On the $L^{2}$ estimates of the diffusion waves

TL;DR

This paper analyzes the long-time behavior of solutions to the strongly damped wave equation in low dimensions, revealing when diffusion-wave profiles approximate solutions and when they fail due to low-frequency effects.

Contribution

It provides new $L^2$ estimates for the diffusion-wave profile and identifies dimension-dependent behaviors in low-dimensional cases.

Findings

In 1D, the difference operator is controlled by Ct^{1/4} times the initial data norm.

In 2D, the difference operator has a logarithmic lower bound if the initial velocity has nonzero mass.
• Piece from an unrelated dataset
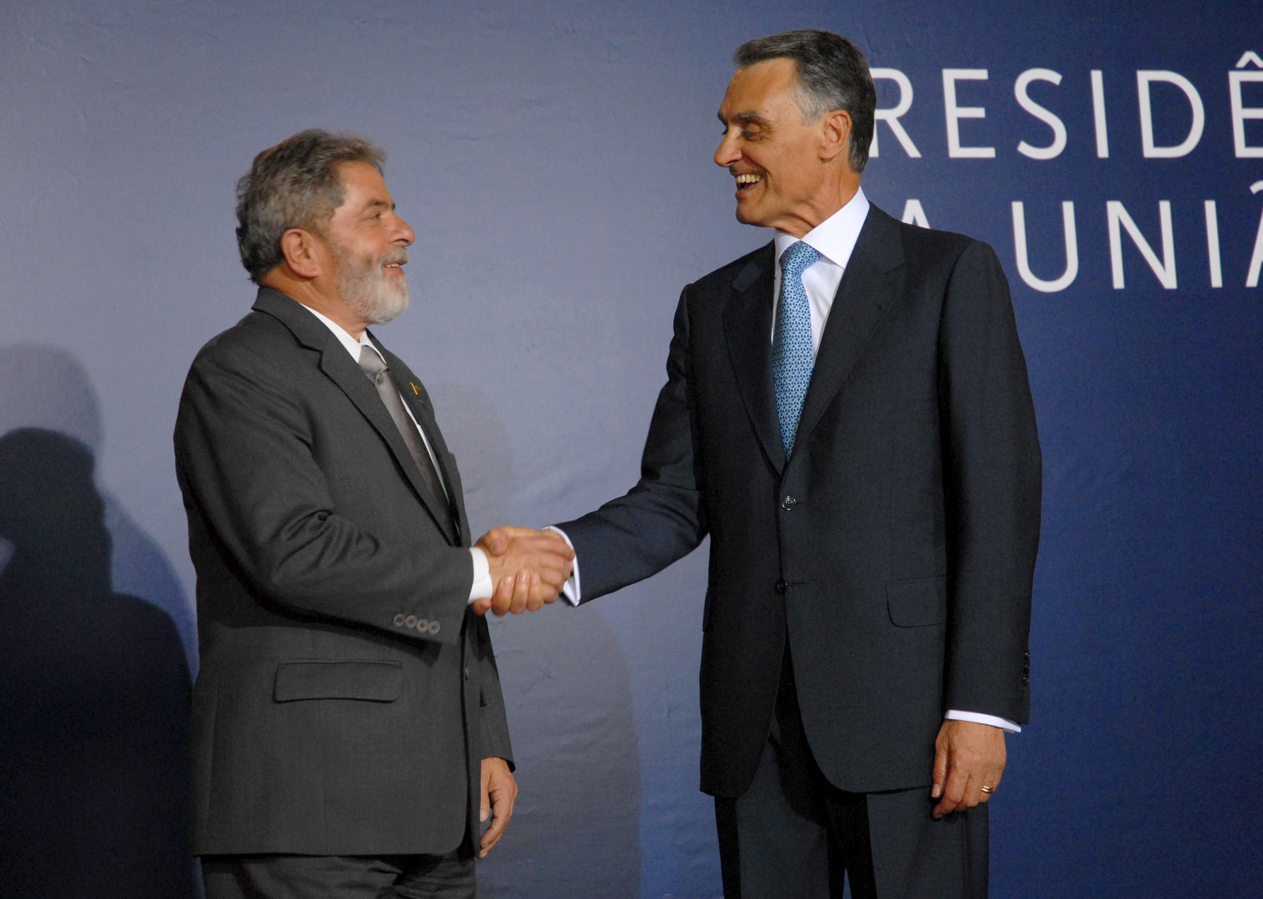 Os presidentes de Brasil e Portugal, Luís Inácio Lula da Silva e Aníbal Cavaco Silva.

The free wave remains an effective asymptotic profile in 1D but not in 2D.

Abstract

In this paper, we investigate the long-time behavior of the $L^2$-norm of solutions to the Cauchy problem for the strongly damped wave equation on $\mathbb{R}^n$, with particular focus on the low-dimensional cases $n=1$ and $n=2$. Although the energy is dissipative, the $L^2$-norm may grow because of low-frequency effects. We compare the diffusion-wave profile of the strongly damped equation with the corresponding free-wave evolution generated by the same initial velocity. Introducing the difference operator $D(t)$ between these two evolutions, we prove that in one dimension $D(t)$ is controlled by $Ct^{1/4}\|g\|_{L^1}$, showing that the free wave remains an effective asymptotic profile. In contrast, in two dimensions $D(t)$ has a logarithmic lower bound when the mass of the initial velocity is nonzero, implying that the wave approximation fails. Corresponding estimates for the original solution are also obtained.